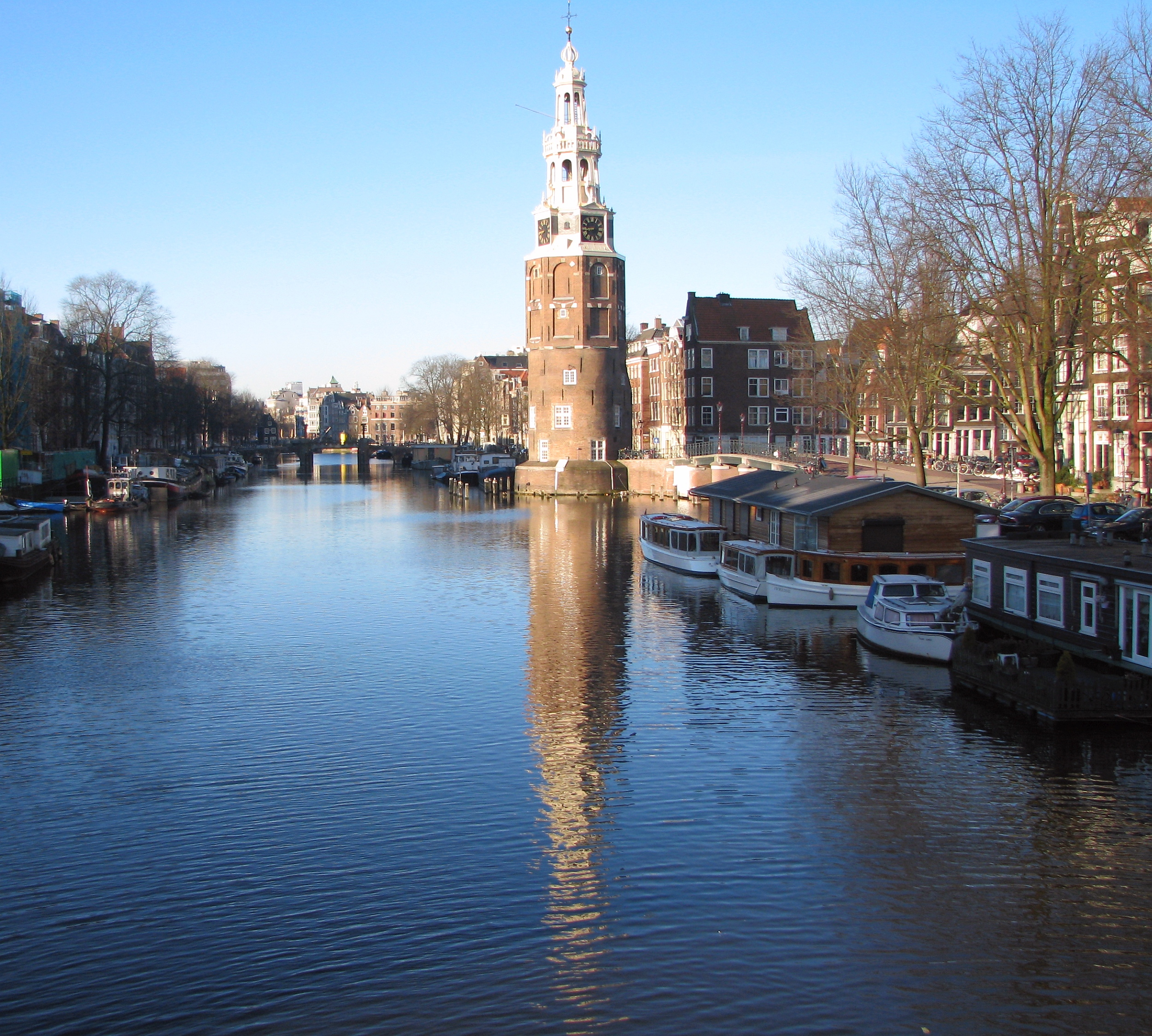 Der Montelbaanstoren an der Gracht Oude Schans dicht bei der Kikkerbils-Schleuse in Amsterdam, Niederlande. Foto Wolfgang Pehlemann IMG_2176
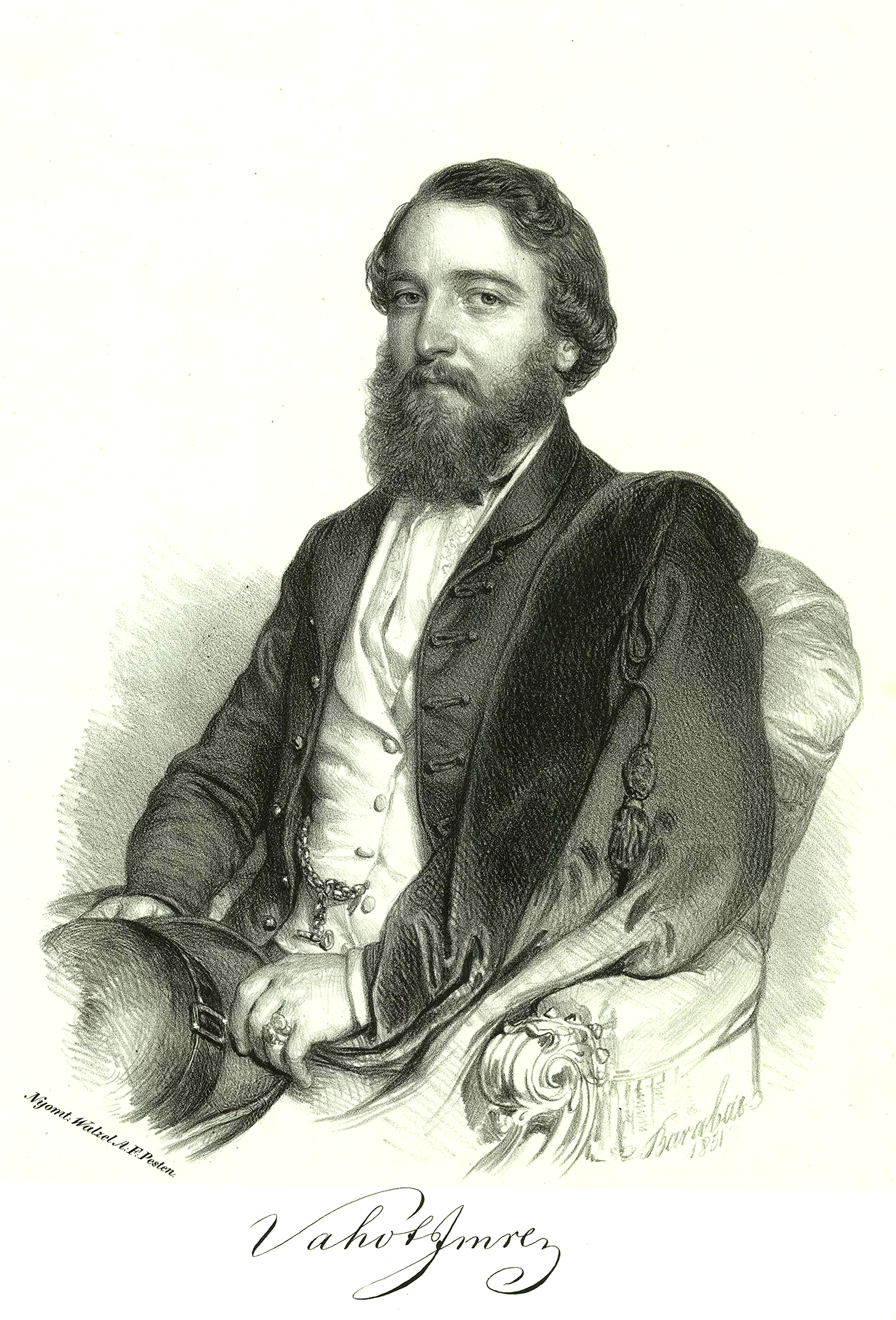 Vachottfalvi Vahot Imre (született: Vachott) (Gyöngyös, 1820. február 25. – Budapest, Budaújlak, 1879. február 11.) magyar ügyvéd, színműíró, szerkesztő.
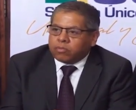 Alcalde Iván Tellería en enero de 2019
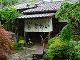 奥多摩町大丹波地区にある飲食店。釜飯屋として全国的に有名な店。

----

What the task requires: Give back the listing unchanged. Strip out the pictures.

Final answer:
 Der Montelbaanstoren an der Gracht Oude Schans dicht bei der Kikkerbils-Schleuse in Amsterdam, Niederlande. Foto Wolfgang Pehlemann IMG_2176
 Vachottfalvi Vahot Imre (született: Vachott) (Gyöngyös, 1820. február 25. – Budapest, Budaújlak, 1879. február 11.) magyar ügyvéd, színműíró, szerkesztő.
 Alcalde Iván Tellería en enero de 2019
 奥多摩町大丹波地区にある飲食店。釜飯屋として全国的に有名な店。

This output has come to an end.